- YOUR INSTRUCTIONS
Output all of the data exactly as it appears, but leave out any pictures it contains.

- DATA FOR ANALYSIS
• • • • • • •
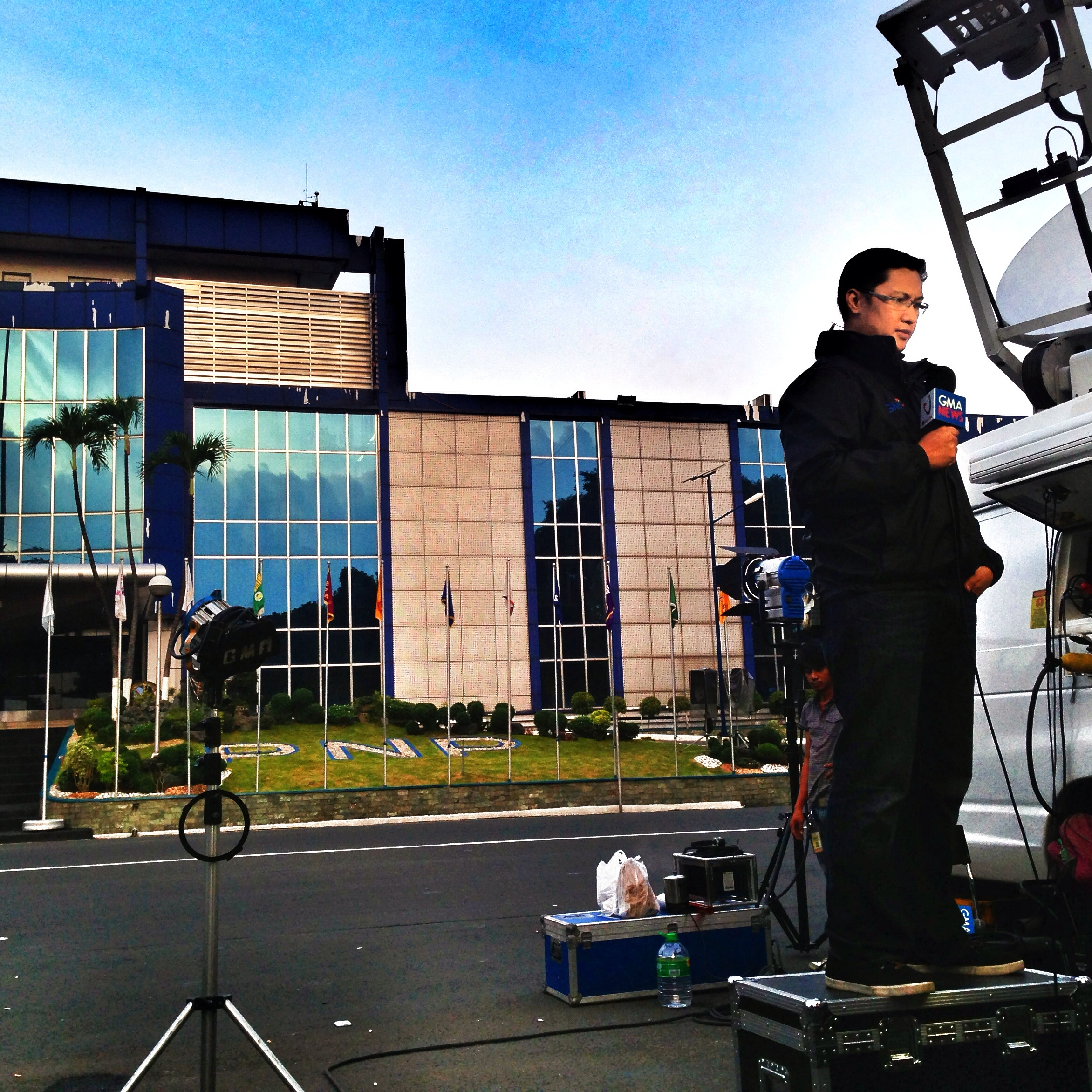 Oscar Oida, reporting
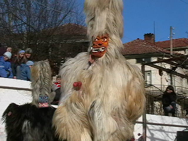 Бабугери
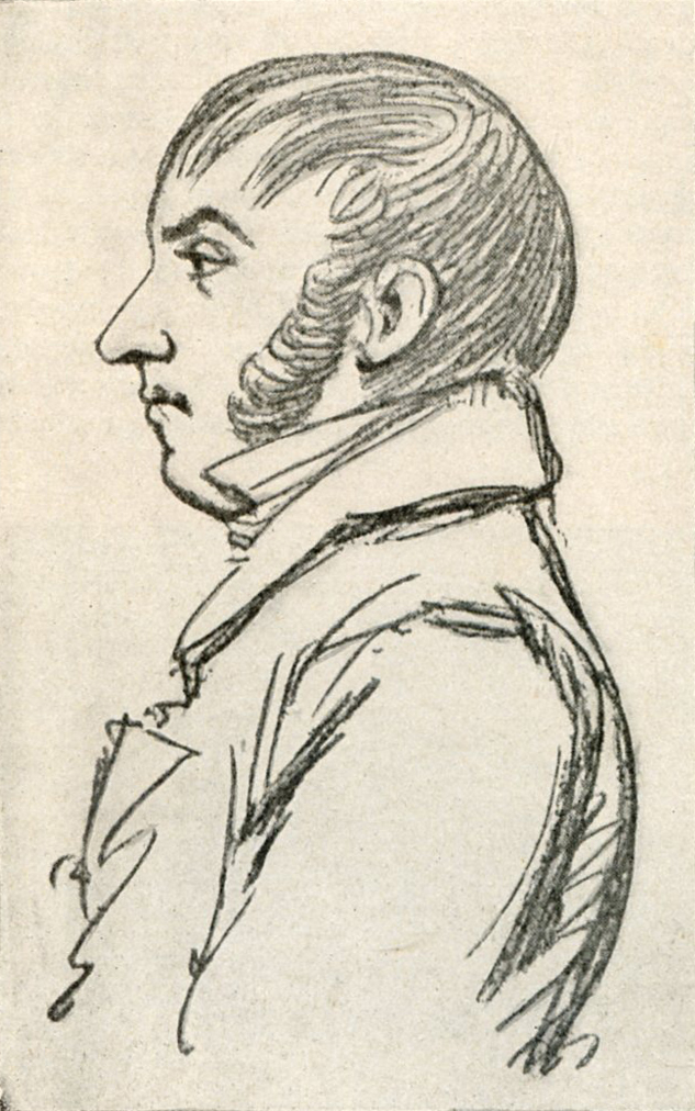 Беларуская (тарашкевіца): Партрэт Адама Чарноцкага (Adam Čarnocki), які праз рэпрэсіі расейскіх уладаў мусіў узяць псэўданім Зарыян Даленга-Хадакоўскі.
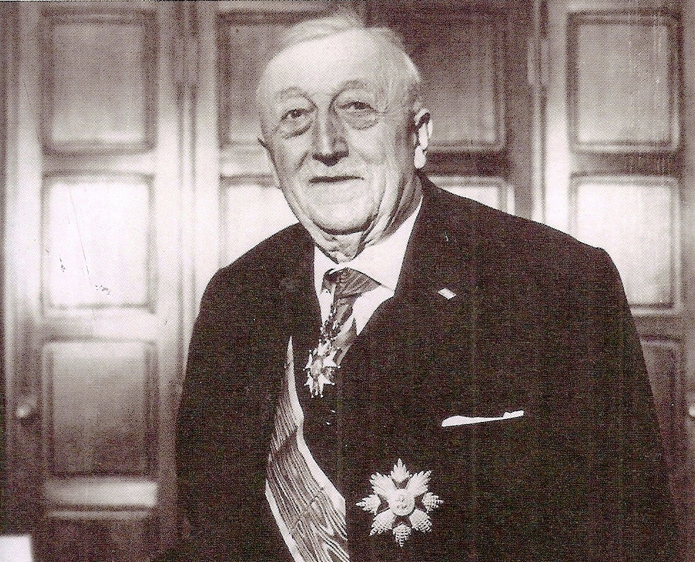 Francois Hébrard, président de la FSCF et de la FICEP
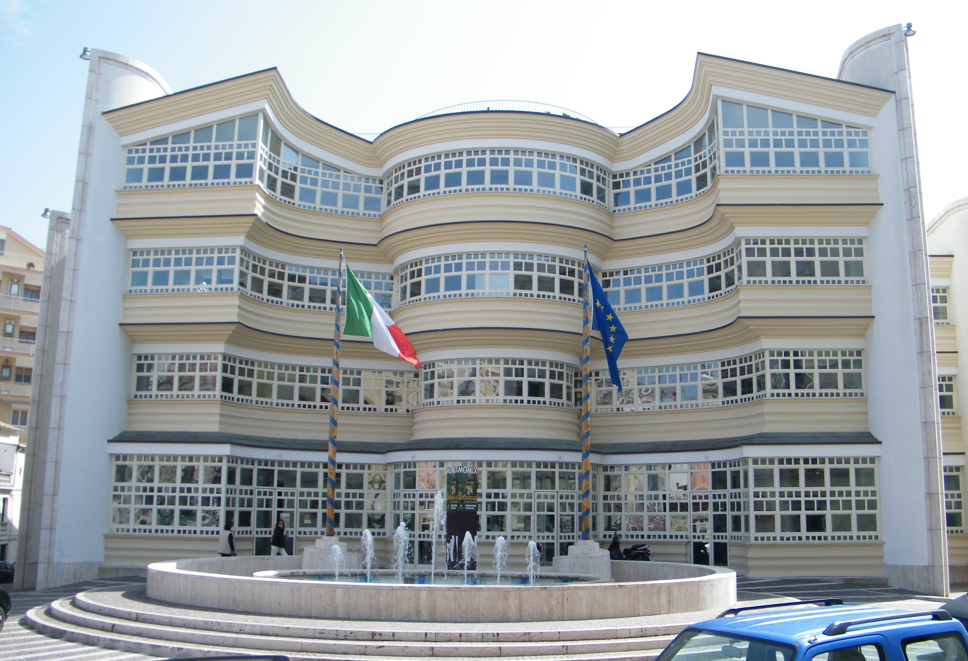 Catanzaro, nuovo teatro Politeama
• • • • • • •
- RESPONSE
 Oscar Oida, reporting
 Бабугери
 Беларуская (тарашкевіца): Партрэт Адама Чарноцкага (Adam Čarnocki), які праз рэпрэсіі расейскіх уладаў мусіў узяць псэўданім Зарыян Даленга-Хадакоўскі.
 Francois Hébrard, président de la FSCF et de la FICEP
 Catanzaro, nuovo teatro Politeama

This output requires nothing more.